惨憺たる気持ちでMと大屋は一日の仕事を終えた。満足に食事をとらない大屋の身体は仕事中にも危なげに震えた。その分Mに負担がかかる。全身が疲労に浸かってしまったような気がした。お互いに無言のままバイクに乗って帰路に着いた。途中で市役所に寄ってくれるよう大声で頼む。大屋の返事はない。返事のない様子から交通費を請求される予感がした。考えてみれば、毎日バイクに乗せてもらっているのだ。だが、最後のプライドが大屋に交通費のことを言わせないようだった。Mとのコンビを解消されれば、今の大屋ではきっと会社をやめさせられるに違いなかった。バイクは市役所の構内に滑り込んだ。大屋を待たせて宿直窓口に向かった。用意してあった新しい戸籍謄本を二通、七百円と引き替えに受け取る。そのまま一通を準備した封筒に入れ、大屋に郵便局に向かってもらった。受付窓口で速達の手続きを終えると、やっと肩の荷が下りた気がした。借金に回るという大屋に礼を言って織姫通りでバイクを降りた。トラッドショップに寄ってみたい誘惑に駆られたが、まず電車賃の捻出が先だと思って真っ直ぐ帰る。あいにく富士見荘の玄関先でお菊さんと鉢合わせしてしまった。お菊さんの焦燥も思いの外深そうだ。

「M、千円貸してくれろ」
暗がりで目が合うなり、些細な借金を申し込まれた。
「千円でいいんだ。知人に借金を申し込むのに菓子折がいる。貸してくれろ」
財布からまた千円が消えた。お菊さんの方が数倍も上手だった。身体がぐったりして風呂に入る気力もなくして部屋に上がった。だが、親切な桜さんが風呂の時間を告げに部屋を訪ねてくれた。婆さんたちは一番風呂に入るのがどうしても嫌らしい。桜さんは風呂を勧めた後もおずおずと言葉を続ける。

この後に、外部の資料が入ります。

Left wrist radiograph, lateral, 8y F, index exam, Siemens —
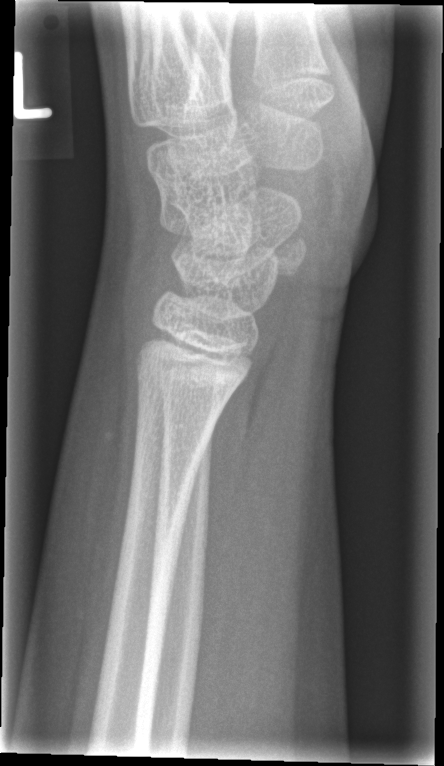 Fx: none labeled

「Mは現金で持っているからお菊さんに借りられるのよ。お金は全部郵便局に預けなさい。手元に現金がなければ、たやすく貸すこともできないでしょう。どうしても貸したいときは郵便局まで同行して貸すの。必ず局員の見ている前でね。そうすれば局員が証人になると借りた人も思う。貸したお金が帰ってくる確率も上がるわ」
Mに返す言葉はなかった。うなだれたまま何回も首を縦に振った。肉食獣の集まる草原に放り出された子ウサギのような惨めな気分になった。暮らしの奥は本当に深いと思って大きく溜息を付いた。